Short training courses on the National Institutes of Health website are required. Data cannot be downloaded or used outside the platform. If your research project requires additional advanced programming and analytics, please submit a service request. AHEAD personnel can use the All of Us advanced data tools (i.e. Jupyter Notebook, R-Studio) to meet your project needs.
Watch the All of Us tutorial video for an overview and demonstration of the platform's resources. The AHEAD institute can provide training materials upon request.

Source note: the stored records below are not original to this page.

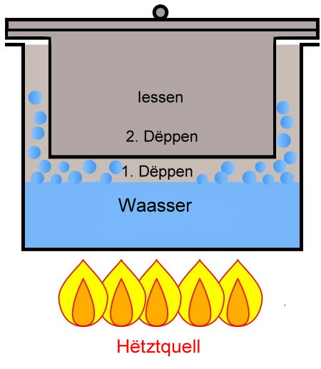 Prinzip vum Bain-Marie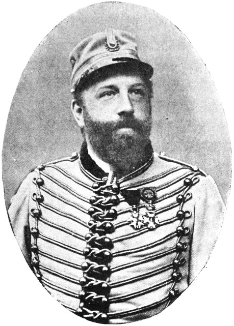 "Le marquis de Valcarlos" [Raimundo Güell y de Borbon, marquis de Valcarlos].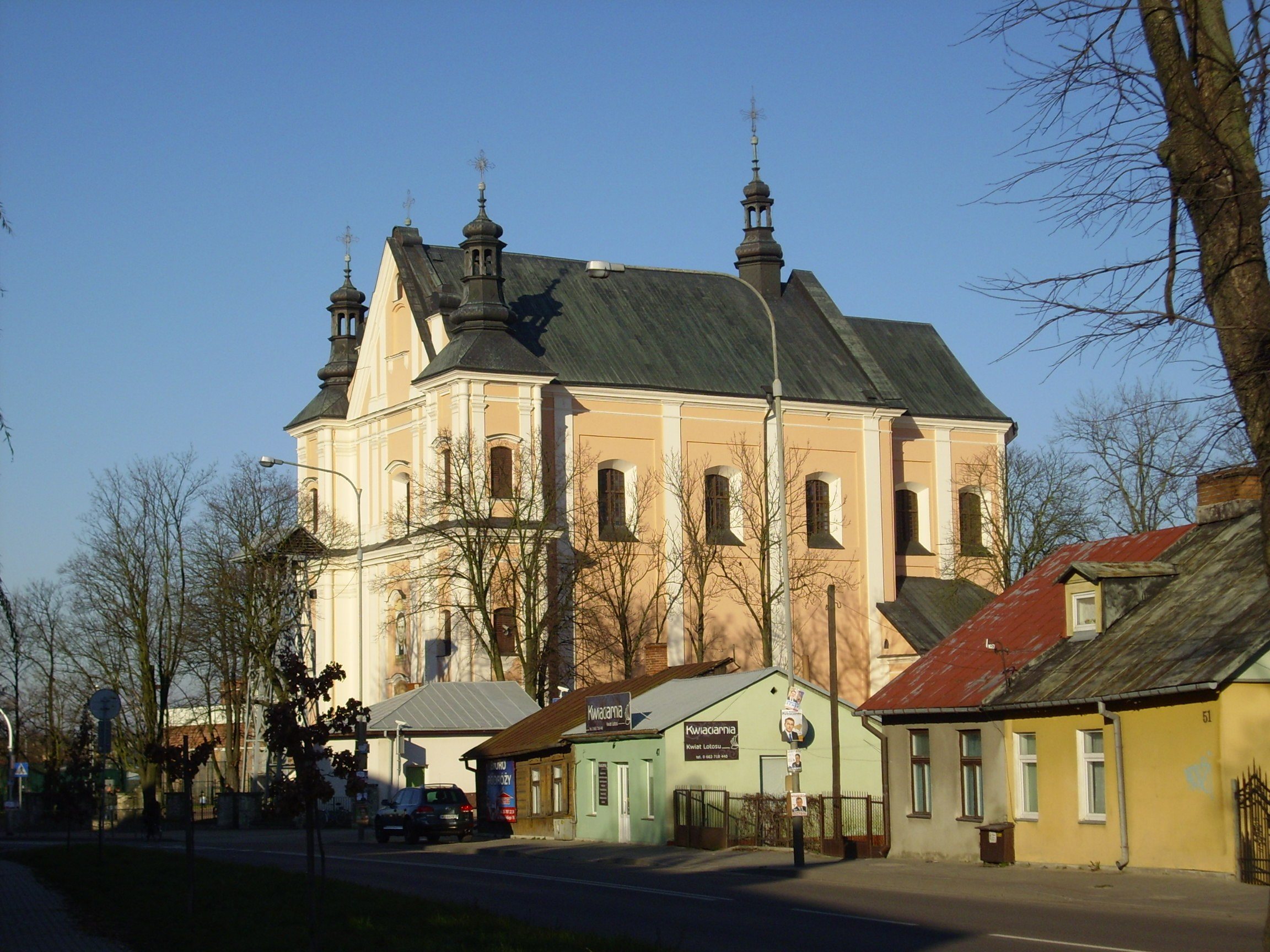 Łuków - kościół pw. Podwyższenia Krzyża Świętego w stylu barokowym z lat 1665-1770. (zabytek nr rejestr. Oa/165/56 i 69/A/383)

If you have questions about this data source, please email ahead@health.slu.edu.
Public Data Sources
The AHEAD Institute works with publicly available databases accessible via organizational websites including the Centers for Disease Control and the U.S. Department of Health and Human Services. Some examples include CDC Wonder, CDC National Center for Health Statistics and Inter-university Consortium for Political and Social Research.
Other Data Sources
The AHEAD team can work with investigator supplied data, Epic pulls, and retrospective chart reviews. The AHEAD team will work alongside investigators to select the ideal data source for all research projects.